Originally Posted by philmoore

Thanks, Tim. What software did you use for the verification?

PFGW with the -f option and an ABC2 file (not a pre-sieved sort of file). Was pretty fast, but I wouldn't want to check all the larger ones that way. Pre-sieving a file would definitely help for that.

[philmoore]

I presieved the sequence 2ⁿ+19081 with srsieve, and got down to 130 tests or so, then confirmed that Engracio's number 2³¹⁵⁴⁴+19081 was indeed the smallest in that sequence. I will do the rest soon, but I just didn't want him to continue running Primo on it if it was not the smallest.

How is it going, Engracio? Any progress?

[engracio]

Quote:

Originally Posted by philmoore

I presieved the sequence 2ⁿ+19081 with srsieve, and got down to 130 tests or so, then confirmed that Engracio's number 2³¹⁵⁴⁴+19081 was indeed the smallest in that sequence. I will do the rest soon, but I just didn't want him to continue running Primo on it if it was not the smallest.

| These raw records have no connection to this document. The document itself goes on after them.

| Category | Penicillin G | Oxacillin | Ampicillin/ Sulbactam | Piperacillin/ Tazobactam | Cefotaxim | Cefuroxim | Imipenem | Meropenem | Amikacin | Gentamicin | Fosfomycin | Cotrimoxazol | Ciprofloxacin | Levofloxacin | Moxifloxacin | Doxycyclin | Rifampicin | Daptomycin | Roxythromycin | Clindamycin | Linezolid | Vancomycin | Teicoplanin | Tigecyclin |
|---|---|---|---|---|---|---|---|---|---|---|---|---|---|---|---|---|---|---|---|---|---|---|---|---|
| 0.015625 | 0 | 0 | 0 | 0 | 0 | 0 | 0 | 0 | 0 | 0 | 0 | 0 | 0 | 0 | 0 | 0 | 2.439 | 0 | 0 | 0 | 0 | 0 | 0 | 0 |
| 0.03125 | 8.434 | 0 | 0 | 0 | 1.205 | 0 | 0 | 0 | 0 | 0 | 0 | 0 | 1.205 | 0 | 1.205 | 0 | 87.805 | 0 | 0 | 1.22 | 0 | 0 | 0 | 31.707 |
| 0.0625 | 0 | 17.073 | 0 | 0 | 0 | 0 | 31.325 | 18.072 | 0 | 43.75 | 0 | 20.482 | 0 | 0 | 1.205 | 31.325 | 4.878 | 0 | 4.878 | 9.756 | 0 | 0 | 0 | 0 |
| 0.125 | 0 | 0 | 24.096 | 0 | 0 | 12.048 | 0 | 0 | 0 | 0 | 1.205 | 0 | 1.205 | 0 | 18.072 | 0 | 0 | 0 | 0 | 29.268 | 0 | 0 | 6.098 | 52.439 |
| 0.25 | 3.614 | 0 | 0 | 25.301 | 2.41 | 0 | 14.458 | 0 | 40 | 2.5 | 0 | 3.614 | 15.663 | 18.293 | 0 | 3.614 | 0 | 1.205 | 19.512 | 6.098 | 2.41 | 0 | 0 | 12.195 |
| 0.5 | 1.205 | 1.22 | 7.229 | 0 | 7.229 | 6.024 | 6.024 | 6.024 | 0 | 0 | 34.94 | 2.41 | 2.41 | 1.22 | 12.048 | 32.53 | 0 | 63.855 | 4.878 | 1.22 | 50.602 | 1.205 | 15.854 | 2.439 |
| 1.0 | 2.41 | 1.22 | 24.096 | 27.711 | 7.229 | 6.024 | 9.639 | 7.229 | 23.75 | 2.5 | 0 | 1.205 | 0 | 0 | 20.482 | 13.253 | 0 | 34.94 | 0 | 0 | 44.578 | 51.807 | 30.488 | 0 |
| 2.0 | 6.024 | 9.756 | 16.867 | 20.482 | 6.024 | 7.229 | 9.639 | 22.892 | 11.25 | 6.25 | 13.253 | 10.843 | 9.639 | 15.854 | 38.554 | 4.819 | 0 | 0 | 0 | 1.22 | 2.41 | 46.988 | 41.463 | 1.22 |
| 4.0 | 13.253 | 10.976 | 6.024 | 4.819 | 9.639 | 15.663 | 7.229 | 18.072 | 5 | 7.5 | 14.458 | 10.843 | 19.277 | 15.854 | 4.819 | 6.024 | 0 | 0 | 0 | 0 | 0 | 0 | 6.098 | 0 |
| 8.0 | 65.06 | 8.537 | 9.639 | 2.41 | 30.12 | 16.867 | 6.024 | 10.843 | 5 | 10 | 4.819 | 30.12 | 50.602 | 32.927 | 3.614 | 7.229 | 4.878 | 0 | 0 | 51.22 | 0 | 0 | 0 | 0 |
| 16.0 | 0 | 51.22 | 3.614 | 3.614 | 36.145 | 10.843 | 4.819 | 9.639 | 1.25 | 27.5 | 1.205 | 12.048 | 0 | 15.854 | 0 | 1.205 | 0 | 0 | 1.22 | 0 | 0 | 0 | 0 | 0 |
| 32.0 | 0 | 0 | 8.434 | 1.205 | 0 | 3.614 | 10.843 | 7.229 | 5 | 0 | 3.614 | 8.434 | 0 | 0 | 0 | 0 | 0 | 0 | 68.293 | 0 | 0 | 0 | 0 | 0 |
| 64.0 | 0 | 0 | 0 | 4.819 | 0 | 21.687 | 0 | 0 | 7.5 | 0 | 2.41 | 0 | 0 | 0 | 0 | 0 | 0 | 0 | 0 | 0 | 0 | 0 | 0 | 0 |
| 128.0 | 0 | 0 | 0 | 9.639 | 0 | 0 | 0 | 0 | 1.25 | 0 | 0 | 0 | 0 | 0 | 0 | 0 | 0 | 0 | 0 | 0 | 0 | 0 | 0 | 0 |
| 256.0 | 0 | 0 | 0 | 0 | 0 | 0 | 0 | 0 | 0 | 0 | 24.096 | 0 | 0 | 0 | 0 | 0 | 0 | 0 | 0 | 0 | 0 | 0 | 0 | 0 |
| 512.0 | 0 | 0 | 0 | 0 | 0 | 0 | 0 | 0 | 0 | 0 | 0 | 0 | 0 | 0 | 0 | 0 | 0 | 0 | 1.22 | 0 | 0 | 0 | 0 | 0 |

How is it going, Engracio? Any progress?

Thanks Phil. It is very slow. I have not given up yet but if I backtracked more than moving forward. I might consider prp'ng more productive.

[Cybertronic]

Quote:

Originally Posted by engracio

I have not given up yet but if I backtracked more than moving forward. I might consider prp'ng more productive.

Indeed Engracio, I can sing a song about this......and now add
2000 decimal digits to your number :surprised

I believe 11467 digtis with PRIMO is the highest of emotions.